Niraj Choubey
Niraj Choubey

Reputation: 4040

Casting issues in C#

I have aprogram

using System;
using System.Collections.Generic;

namespace Generic
{
    public class Program
    {
        public static void Main()
        {
            List<string> dd= Program.get();
        }

        public static IList<string> get()
        {
            List<string> str = new List<string>();
            return str;  
        }
    }
}

On executing above I am getting:

Cannot implicitly convert type 'System.Collections.Generic.IList<string>' to
'System.Collections.Generic.List<string>'. An explicit conversion exists (are you missing a cast?).

Since, List derives IList , this should't fail. Then why C# is throwing this error?

Upvotes: 0

Views: 358

Answers (1)

Sam
Sam

Reputation: 1206

While you can guarantee that all List objects are of type IList, you can't guarantee that all IList objects are of type List, since it could be an entirely different class that is implementing the interface. This means that in the line

List<string> dd= Program.get();

you are trying to tell the compiler that the IList is actually a List, but it doesn't know that. The IList could actually be derived from a different subclass not even related to List. You could do an explicit cast,

List<string> dd= (List<string>)Program.get();

but this could lead to runtime issues if it were ever possible for Program.get() to return something other than List which happened to implement IList.

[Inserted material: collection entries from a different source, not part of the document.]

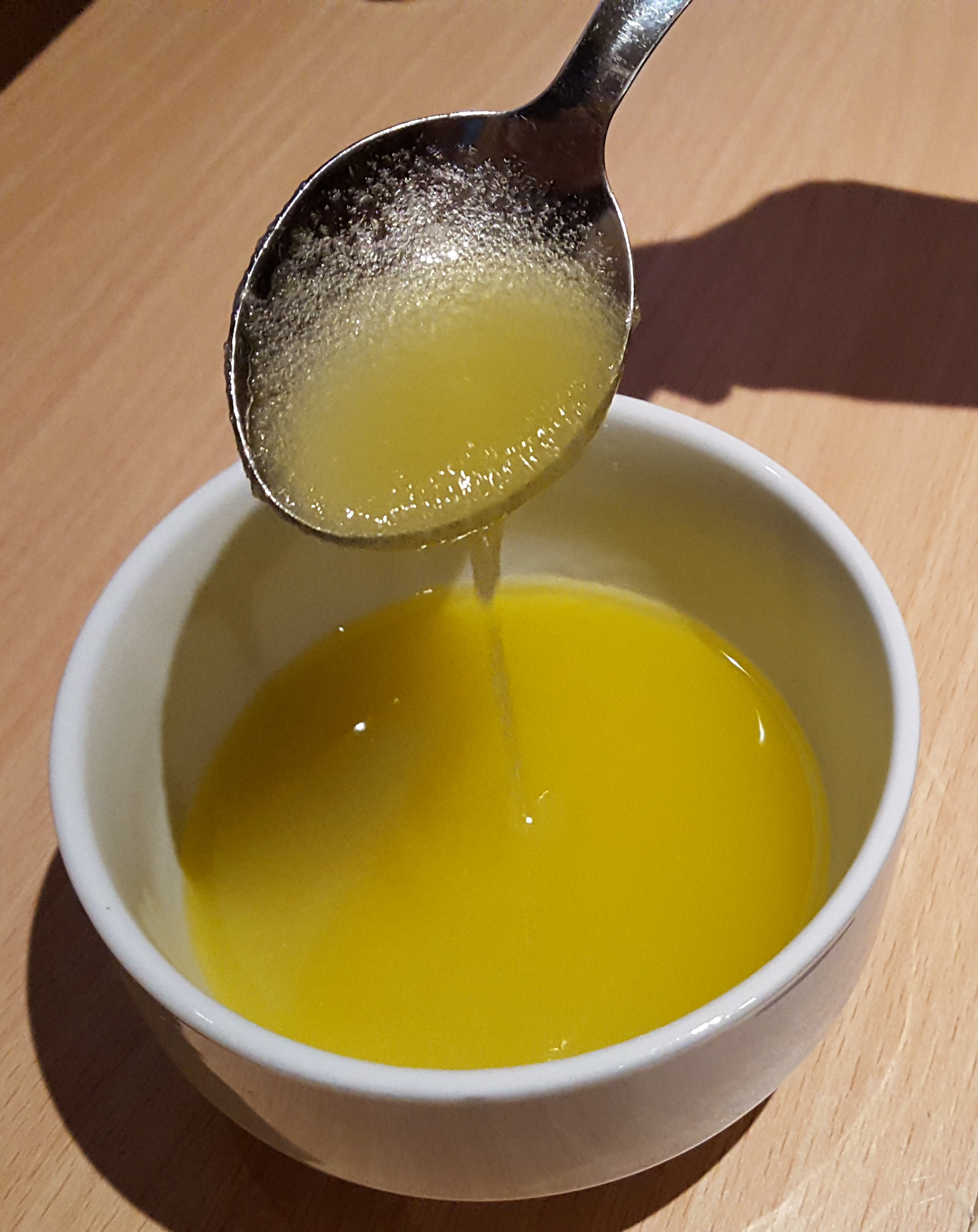 crema d'oli
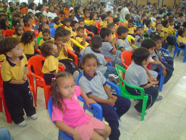 Programa ZUMAR - Día del Niño en el salón de reuniones del Centro Polifuncional Lugar: Bastión Popular Ciudad: Guayaquil - Ecuador Autor: Equipo de trabajo del Programa Fecha: 2002 - 2006
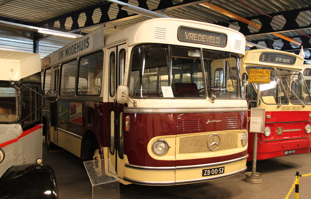 Bus 66 van Harmanni in het Nationaal Bus Museum in Hoogezand.
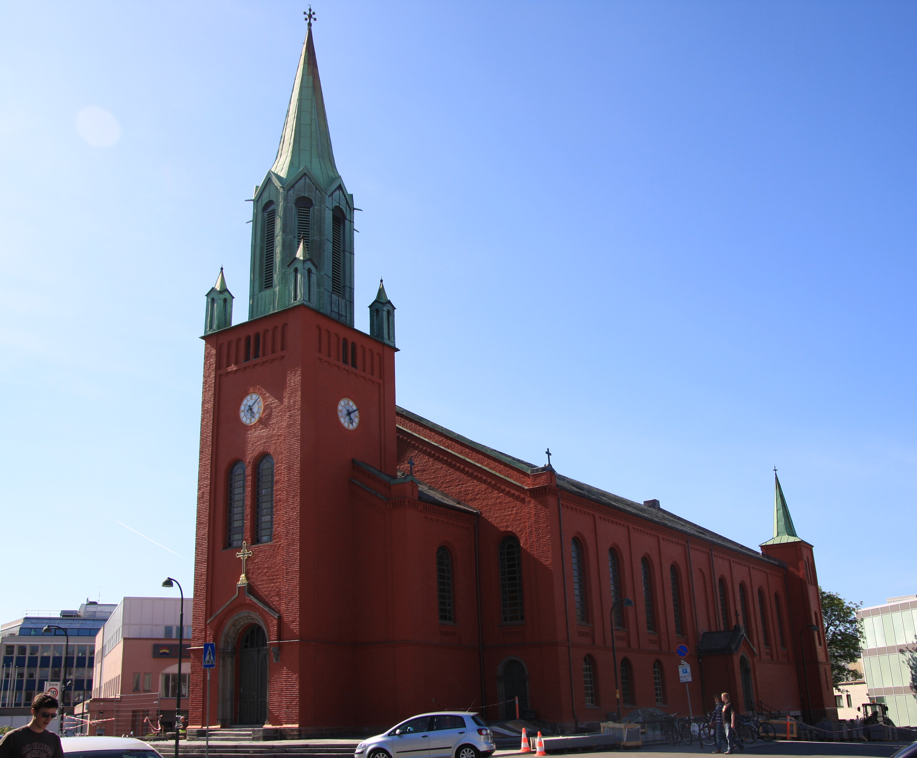 Sankt Petri kirke (2009), Stavanger
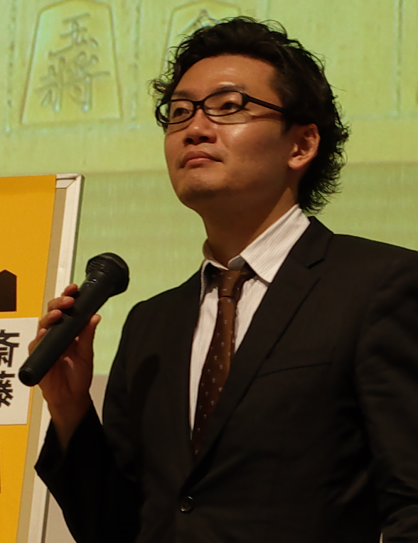 松尾歩八段。2018年10月2日、第66期王座戦五番勝負第3局 大盤解説会にて。
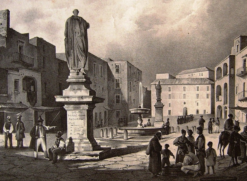 Pozzuoli - L'attuale Piazza della Repubblica con la statua di Quinto Flavio Lolliano Mavorzio (comunemente chiamata Mamozio), e quella del vescovo Martìn de Leòn y Càrdenas con omonima fontana. Autore del disegno sconosciuto (Giacinto Gigante?). Napulitano: Ll'antica chiazza d'ô mercato 'e Pezzulo cu 'e statue d'ô Mamozio e 'e don Martìn de Leòn y Càrdenas.
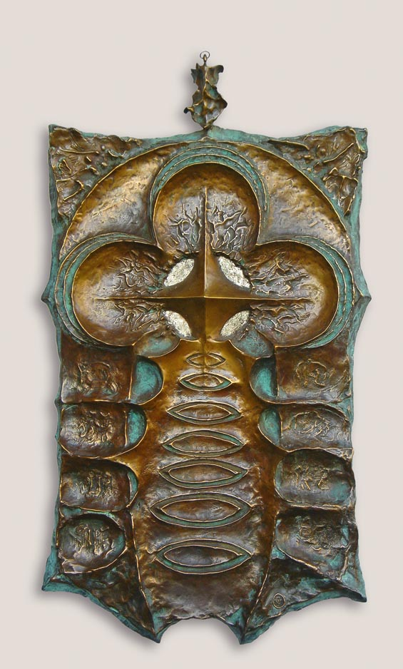 Քանդակագործ` Մարիամ Հակոբյան, Դրախտի դարպասները
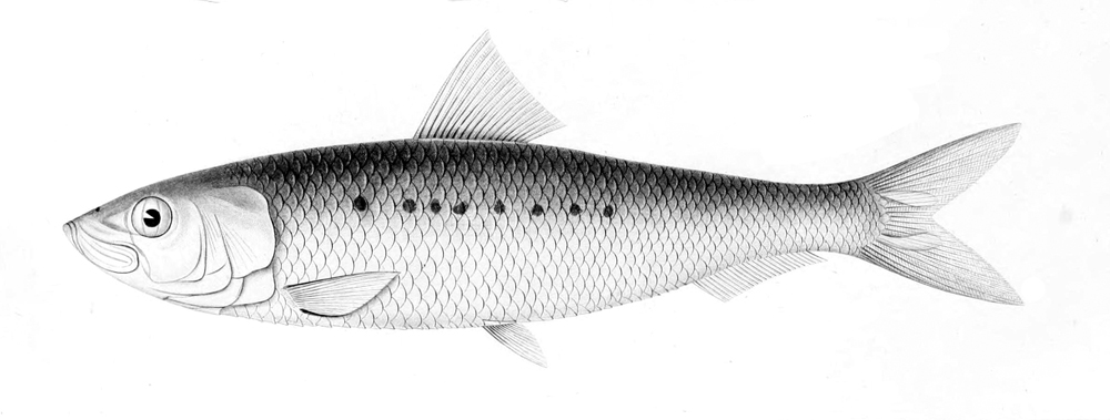 Sardinops sagax
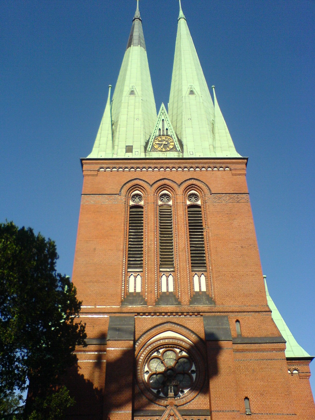 Bildbeschreibung: St. Petri Altona Fotograf/Zeichner: PodracerHH 23:45, 10. Jul 2006 (CEST) Datum: 07.2006 Sonstiges: ...

It is much better to explicitly state the return type of get() as List<string> if you really need access to features only available in List, or to just declare the type of dd as IList<string> if the IList interface provides all of the methods you ever intend to call.

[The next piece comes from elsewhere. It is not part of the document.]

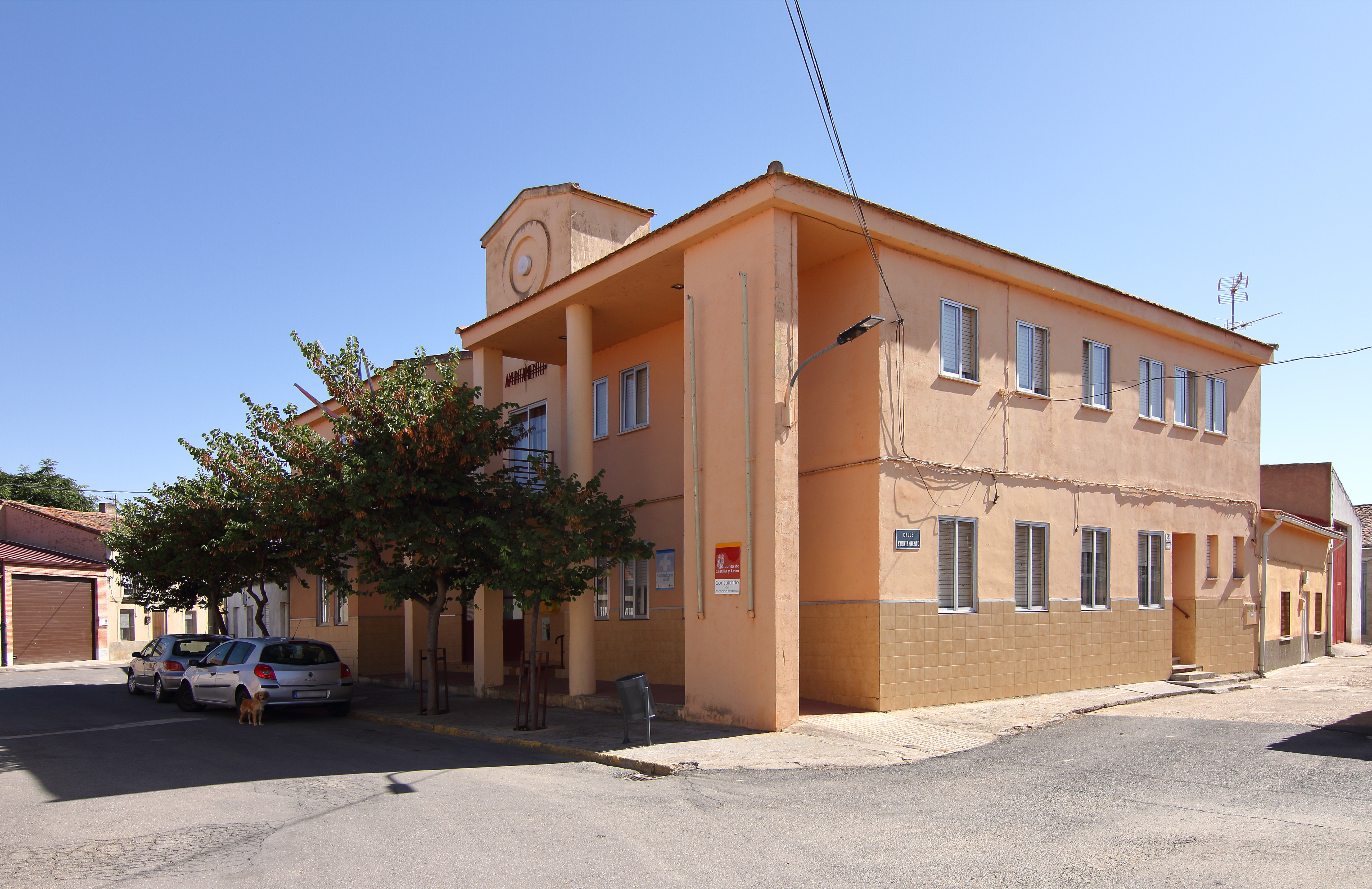 Ayuntamiento de Huerta
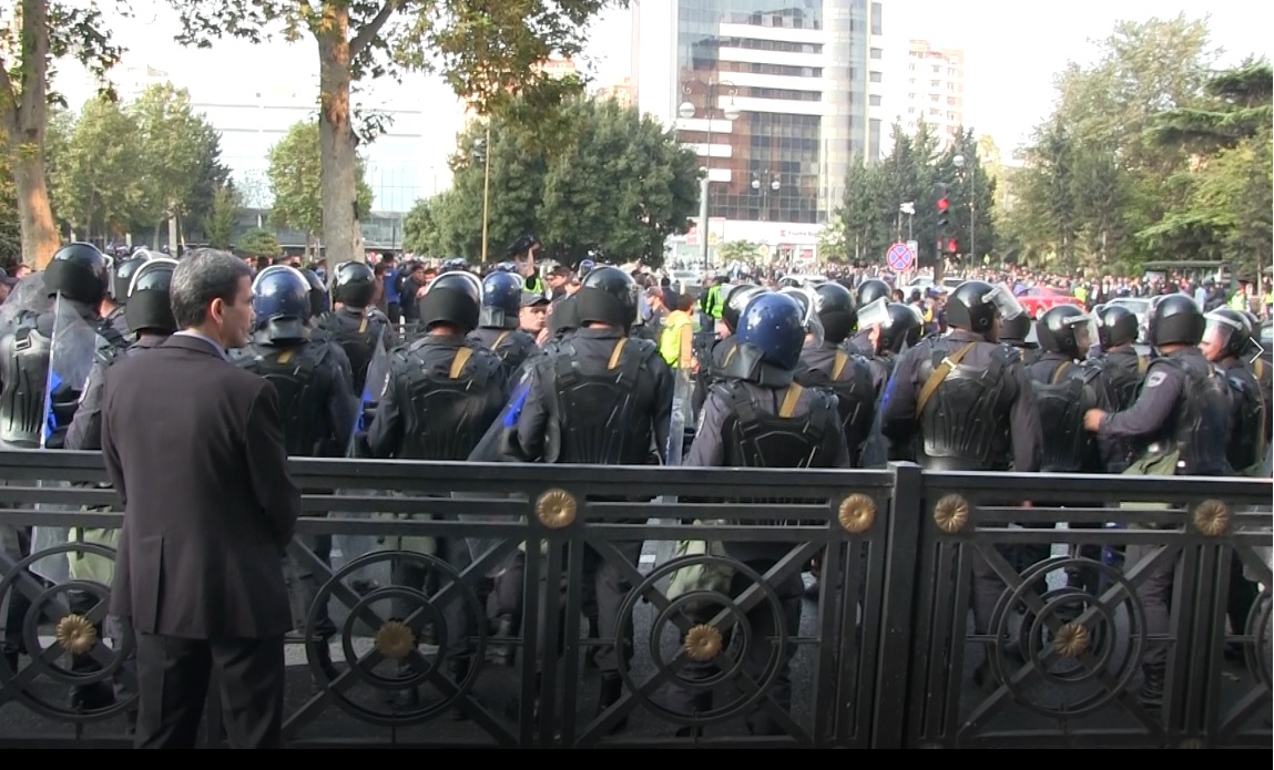 19 oktyabr mitinqi (Bakı)

As an example, consider the following:

interface Foo {
    public void doSomething();
}

class Bar : Foo {
    public override void doSomething() {
        Console.WriteLine("Hello World!");
    }
}

class Baz : Foo {
    public override void doSomething() { 
        Console.WriteLine("Goodbye World!");
    }
}

class Program {
    public static void Main(string[] args) {
        Foo myFoo = getMyFoo();
        myFoo.doSomething();
    }

    static Random random = new Random();
    static Foo getMyFoo() {
        if (random.NextDouble() < 0.5){
            return new Bar();
        }
        else {
            return new Baz();
        }
    }
}

We can see that both Bar and Baz are of type Foo, but we are never guaranteed which type gets returned from getMyFoo(), only that it is of type Foo. We could try explicitly casting myFoo to one or the other, but we would generally fail at runtime because Baz is not of type Bar or vice versa.